Leading Solomon Islands scholar Professor Transform Aqorau wants to see regional pledges and declarations translated into action is on the ground, to benefit ordinary members of the community.

“It is easy for analysts and observers from thousands of miles away to distil the region’s dynamics into a neat frame of ‘China vs. West’, but the reality on the ground paints a different picture,” Aqorau writes. “To the locals, who often lack basic support services and facilities, the origins of the aid matter far less than the benefits they bring. When new infrastructure or services emerge, it isn’t about which flag flies overhead, but about the tangible improvements in their day-to-day lives.”

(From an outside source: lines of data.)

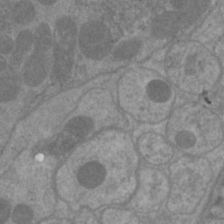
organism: C. elegans
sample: Pharynx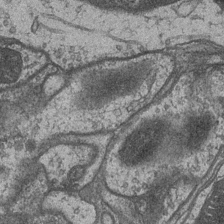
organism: Drosophila
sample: Optic medulla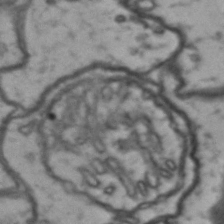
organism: Drosophila
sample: Brain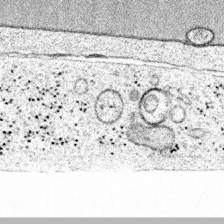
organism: Human
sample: HeLa cells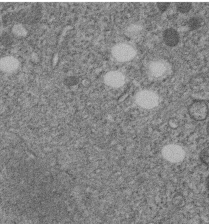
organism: C. elegans
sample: C. elegans embryo early stage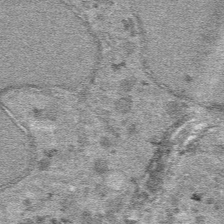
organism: Mouse
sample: Mouse hepatocytes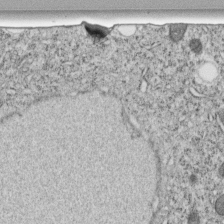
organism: C. elegans
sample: C. elegans embryo early stage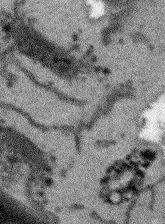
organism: Arabidopsis thaliana
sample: Root tip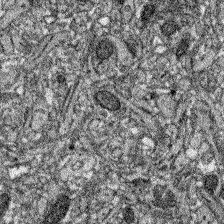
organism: Zebrafish
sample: Larval olfactory bulb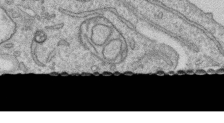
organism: Human
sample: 1205lu cells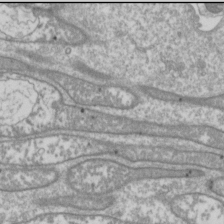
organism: Drosophila
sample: Cell division; meiosis; drosophila spermatocytes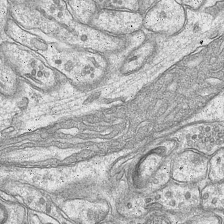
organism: Mouse
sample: CA1 Hippocampus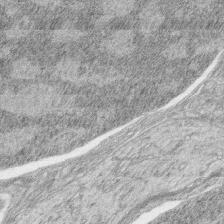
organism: Zebrafish
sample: synaptic ribbons in rod cells and cone cells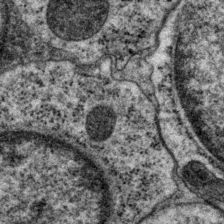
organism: P. pacificus
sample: Pharynx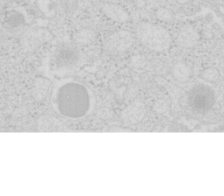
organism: Mouse
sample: Pancreas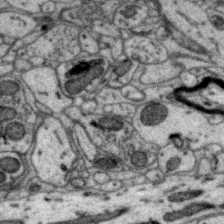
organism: Zebra finch
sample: Brain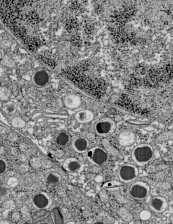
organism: C57BL Mouse
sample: Pancreatic islet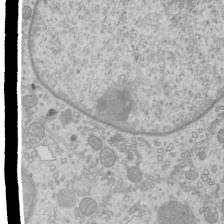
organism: Mouse
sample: Cilia; mouse epididymis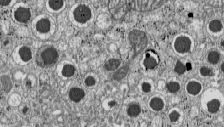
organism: C57BL Mouse
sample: Pancreatic islet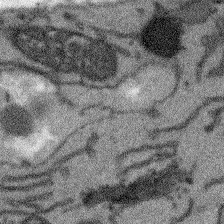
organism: Arabidopsis thaliana
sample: Root tip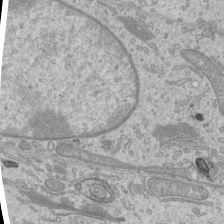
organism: Mouse
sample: Cilia; mouse epididymis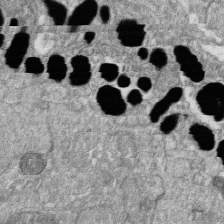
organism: Zebrafish
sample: Cilia; retinal pigment epithelium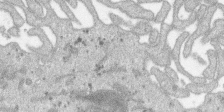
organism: Human
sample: Lung epithelial cells infected with SARS-CoV-2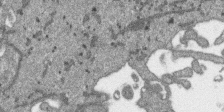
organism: Human
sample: Lung epithelial cells infected with SARS-CoV-2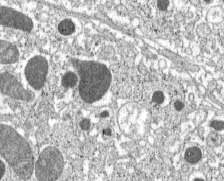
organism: C57BL Mouse
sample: Pancreatic islet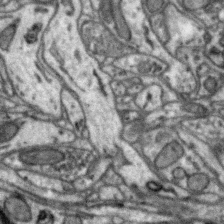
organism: Zebra finch
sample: Brain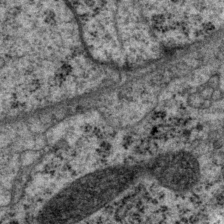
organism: P. pacificus
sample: Pharynx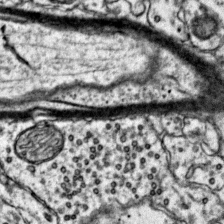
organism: Mouse
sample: Primary visual cortex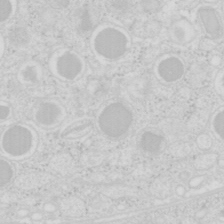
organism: Mouse
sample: Pancreas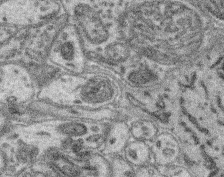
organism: Mouse
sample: Retina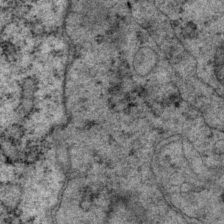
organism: P. pacificus
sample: Pharynx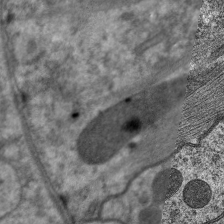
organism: C. elegans
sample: Pharynx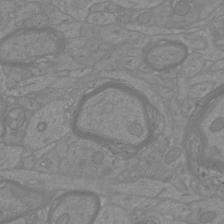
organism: Mouse
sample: Cortical neurons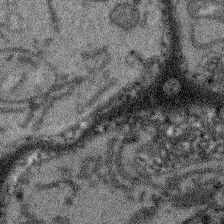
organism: Arabidopsis thaliana
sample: Root tip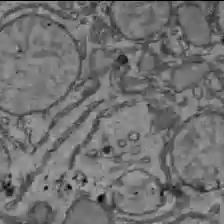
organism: C57BL Mouse
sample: Liver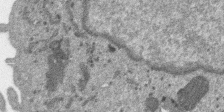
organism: Human
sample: Lung epithelial cells infected with SARS-CoV-2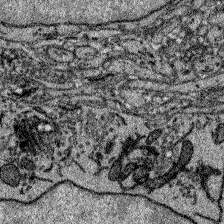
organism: Zebrafish
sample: Larval olfactory bulb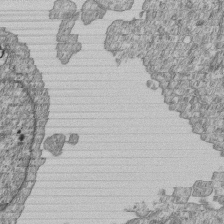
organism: Human
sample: MDA-MB-231 cells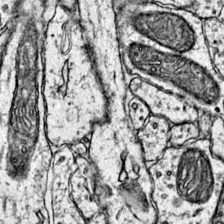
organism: Mouse
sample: Primary visual cortex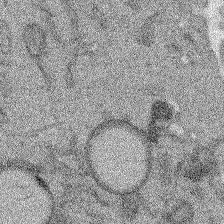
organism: Human
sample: HeLa cells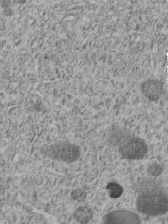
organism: C. elegans
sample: C. elegans embryo early stage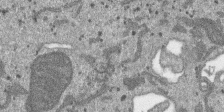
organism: Human
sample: Lung epithelial cells infected with SARS-CoV-2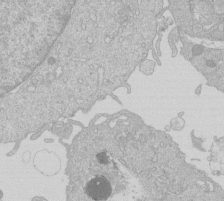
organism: Human
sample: Macrophage cells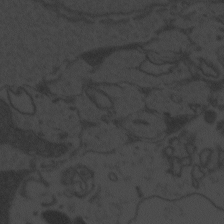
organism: Zebrafish
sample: Macrophage infected with Toxoplasma gondii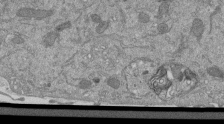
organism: Mouse
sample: ED-1 cell nuclei; centrioles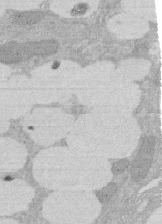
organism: Rat
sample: Salivary granule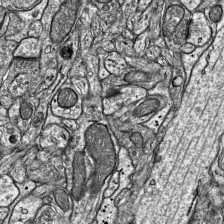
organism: Mouse
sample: Visual Cortex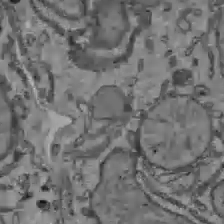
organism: C57BL Mouse
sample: Liver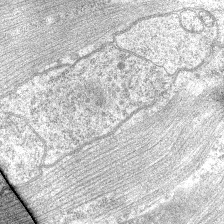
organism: C. elegans
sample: Pharynx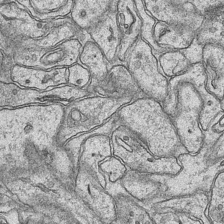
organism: Mouse
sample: CA1 Hippocampus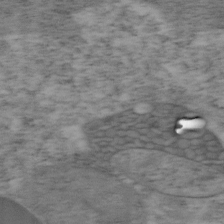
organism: Mouse
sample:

As Forum leaders discuss regional agendas this week, they will be joined by many international dignitaries, from the US Ambassador to the United Nations, to the newly elected Executive Director of the Green Climate Fund and the President of the UN General Assembly.

But as wars rage in Europe and the Middle East, the security agenda is becoming more polarised. The Forum’s Boe Declaration on Regional Security, adopted in 2018, stresses that climate change is “the greatest single threat to the livelihoods, wellbeing and security of Pacific peoples.” There will be lots of preaching about partnership, sovereignty and security this week in Rarotonga, but will major international institutions adjust their political, diplomatic and bureaucratic systems to deal with the reality of life in Small Island Developing States?